Each line in the material below, starting at the one that contains "Entrada de la Iglesia dinamarquesa de Tandil" and ending at the one that contains "[2-3-13, cross national", should be repeated exactly; the pictures should not.

Material for this task:
↓

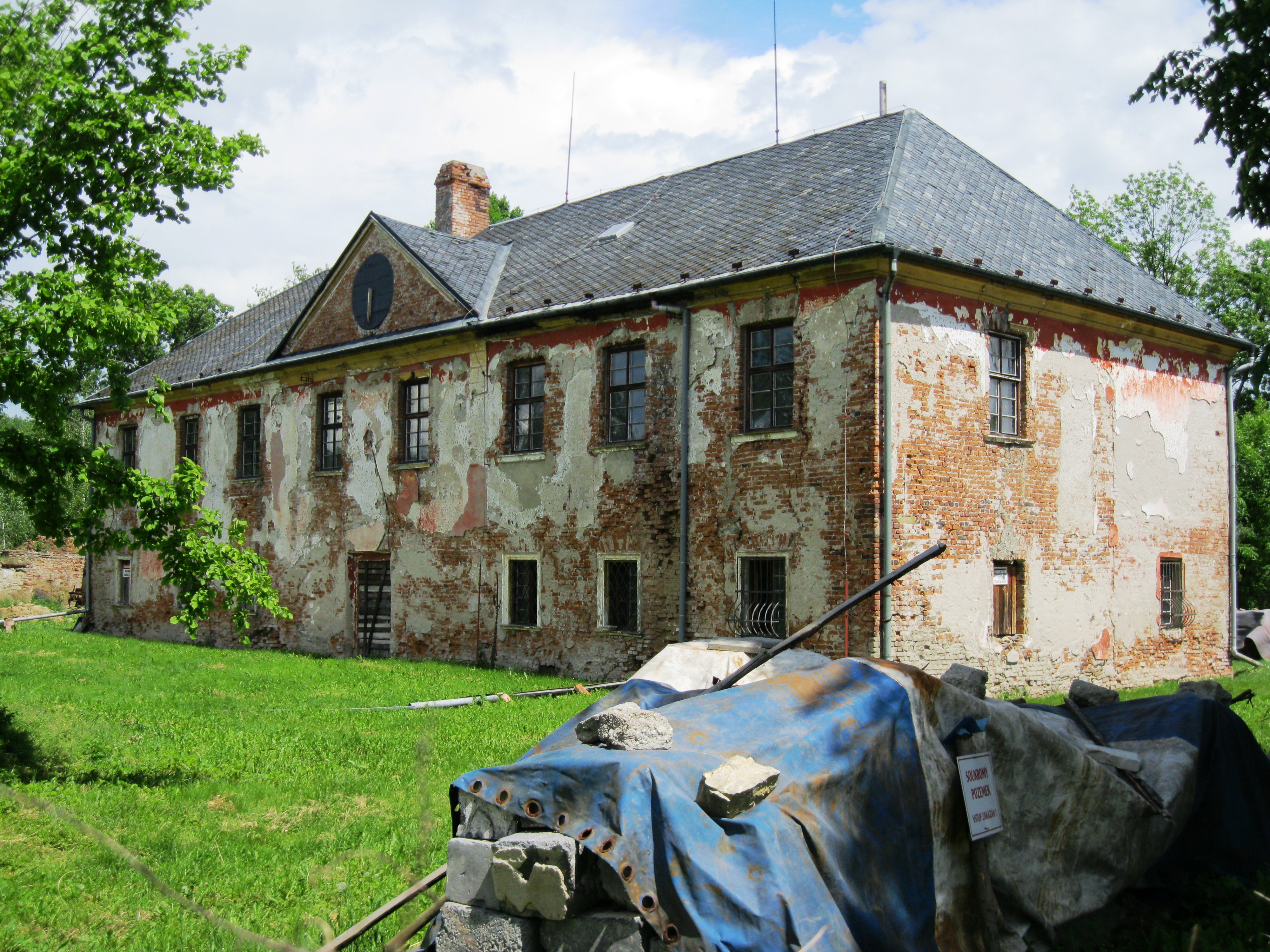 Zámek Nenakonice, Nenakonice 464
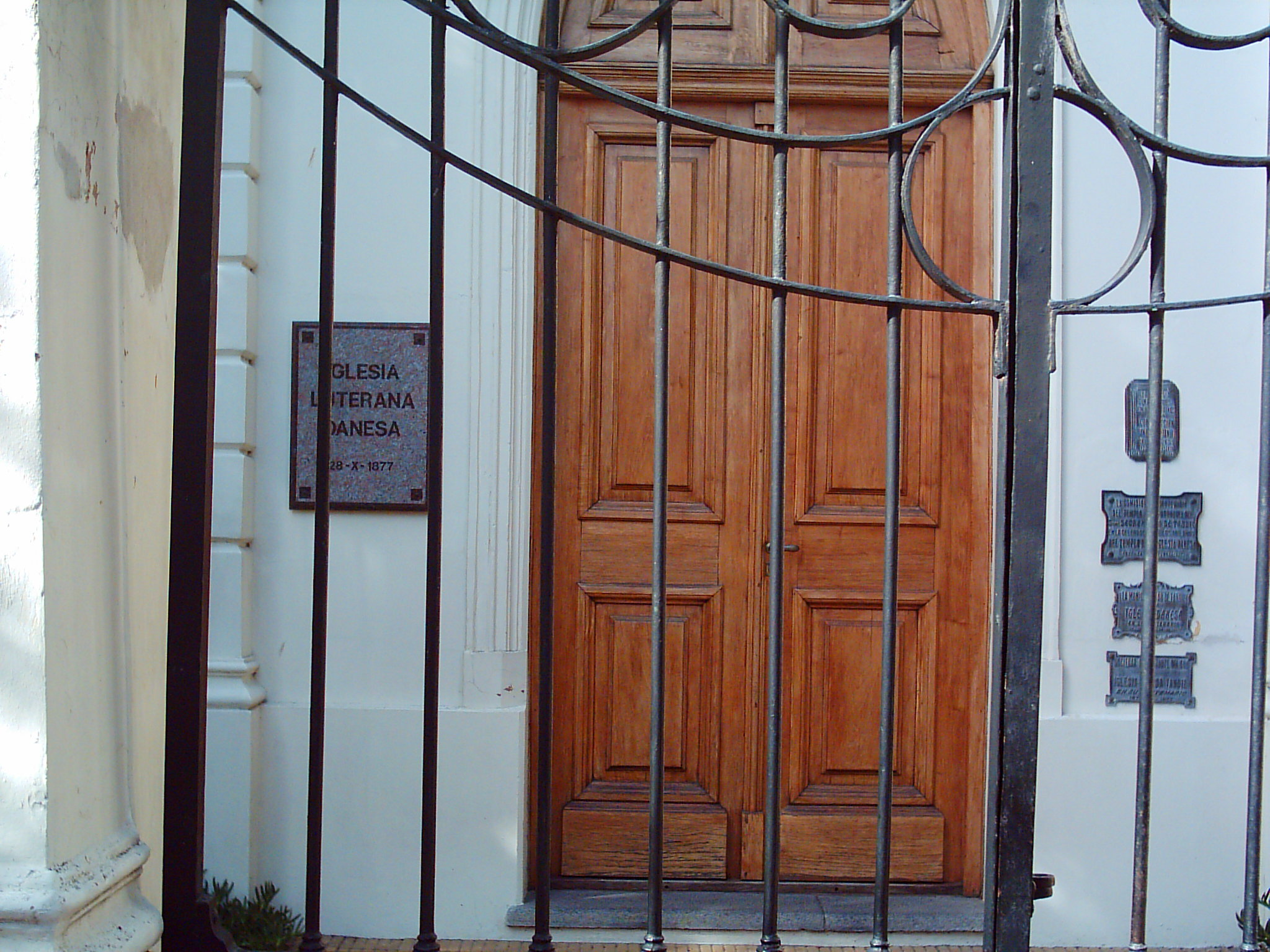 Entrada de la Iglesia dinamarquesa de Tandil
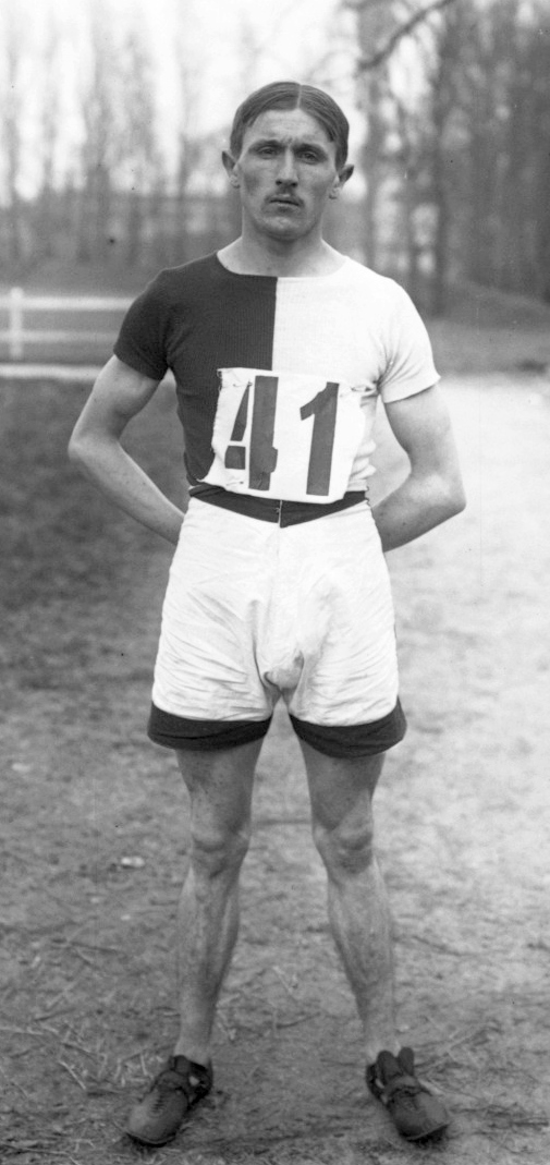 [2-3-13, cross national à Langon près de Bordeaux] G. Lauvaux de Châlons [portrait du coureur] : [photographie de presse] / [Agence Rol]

↑
↓

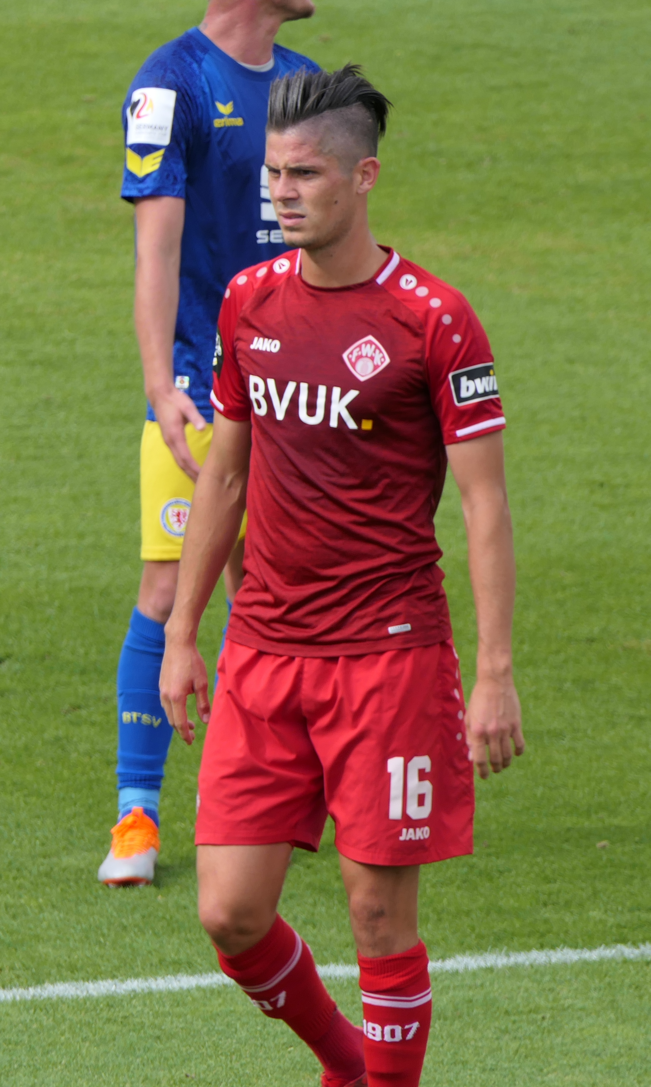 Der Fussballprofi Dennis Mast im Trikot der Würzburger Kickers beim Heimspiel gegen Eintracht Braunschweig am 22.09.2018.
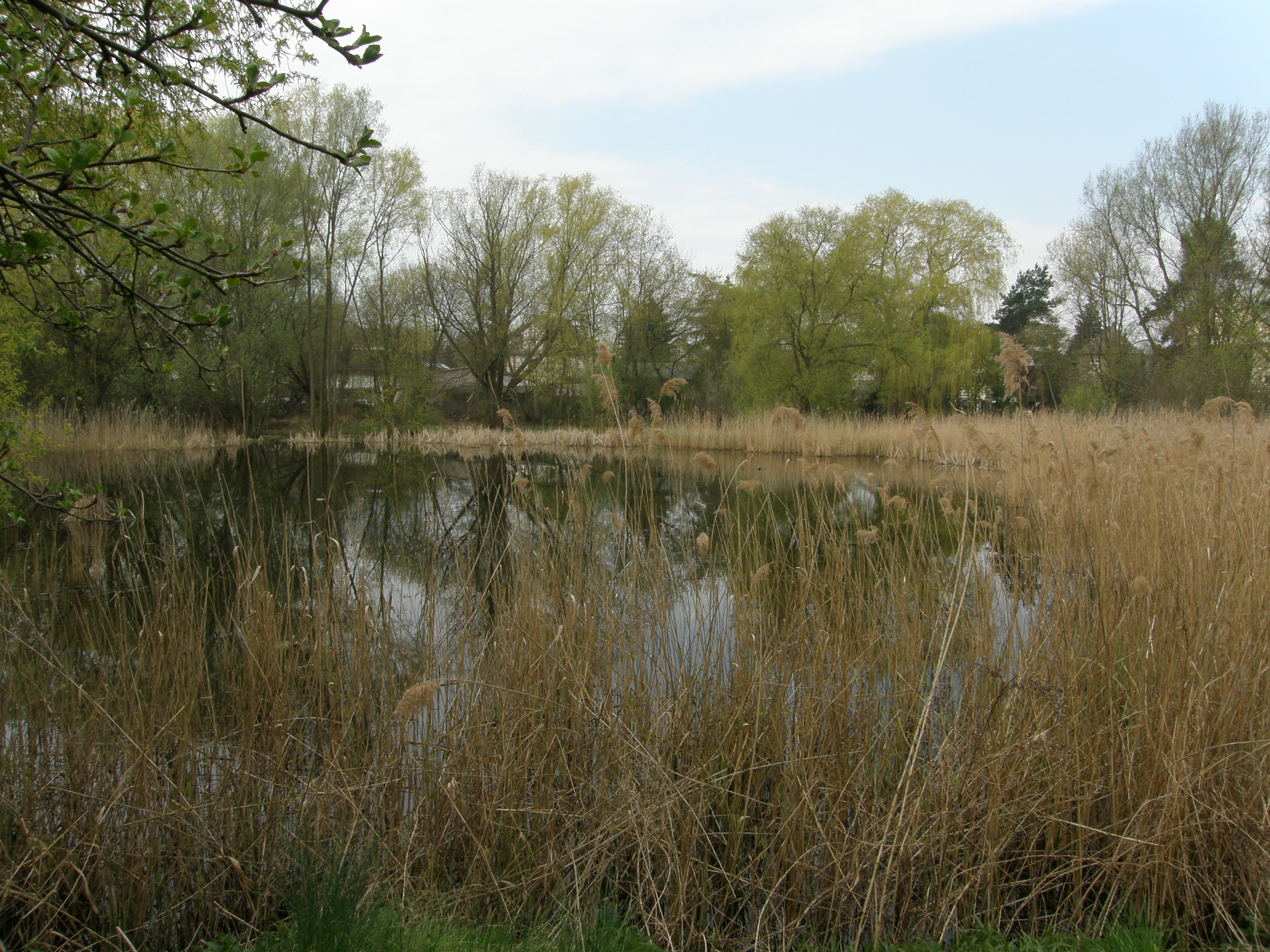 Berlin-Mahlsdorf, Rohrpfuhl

↑

Exercise answer:
 Entrada de la Iglesia dinamarquesa de Tandil
 [2-3-13, cross national à Langon près de Bordeaux] G. Lauvaux de Châlons [portrait du coureur] : [photographie de presse] / [Agence Rol]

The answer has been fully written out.